Kristin Sabbi Awarded 2019 2020 UNM Anthropology Dissertation Fellowship
Posted: May 09, 2019 - 02:30pm
The UNM Department of Anthropology is pleased to announce the establishment of the UNM Anthropology Dissertation Fellowship Award. The fellowship is awarded to an outstanding anthropology graduate student conducting multidisciplinary research with potential public policy implications and is intended for students who have completed their research and are in the write up phase of their dissertation. Anthropology graduate students in any of the three subfields, Ethnology, Archaeology, and Evolutionary Anthropology are eligible for consideration. Kristin Sabbi, Evolutionary Anthropology doctoral candidate, has been awarded the 2019-2020 UNM Anthropology Dissertation Fellowship.

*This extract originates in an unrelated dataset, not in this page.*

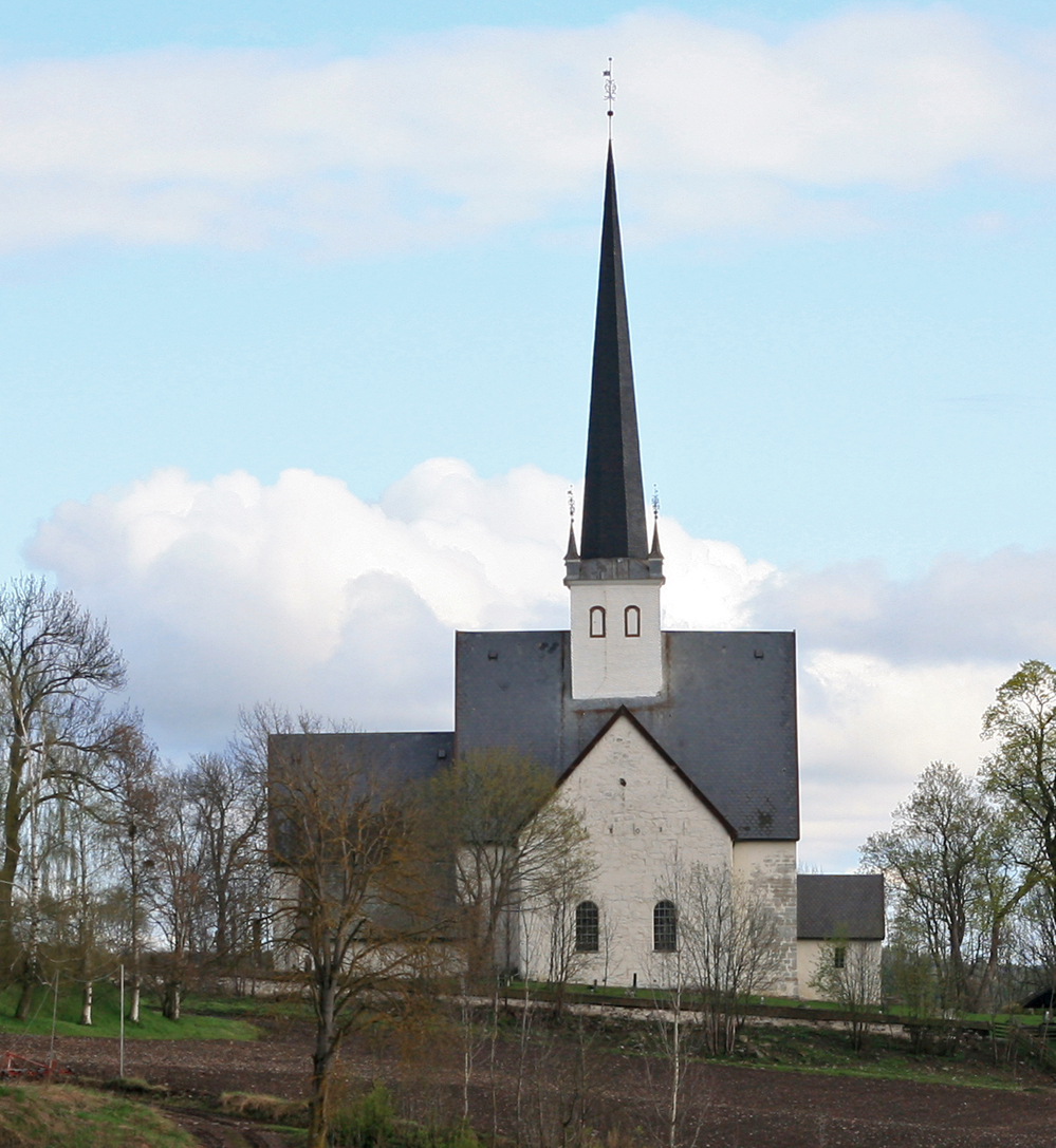 Stange kirke, sett fra nord

Kris Sabbi joined the program in 2012 to study primate behavior, endocrinology, and life history under Drs Melissa Emery Thompson and Martin Muller. Her dissertation project comprises a multi-year interdisciplinary study of wild chimpanzee social development with two primary goals. First, she uses traditional methodologies in field-based primatology, including observational behavioral data, to characterize how young chimpanzees interact with other group members and situates chimpanzee social development in the context of understanding human developmental patterns. Second, drawing from established methodologies in endocrinology and developmental psychology, she examines how hormones, early-life social experience, and underlying differences in attention, shape male and female social behavior during development. Early results reveal sex differences in all three factors, indicating that gendered human socialization overlies an already complex system of coordinated and interactive social, neurological, and hormonal developmental processes. Since joining the program her research has been funded internally by the department of anthropology, GPSA, and OGS; and externally by the American Philosophical Society, Sigma Xi, the Nacey Maggioncalda Foundation, The Wenner-Gren Foundation, and the Leakey Foundation. She has presented results from her research at nine regional, national, and international conferences, winning three awards.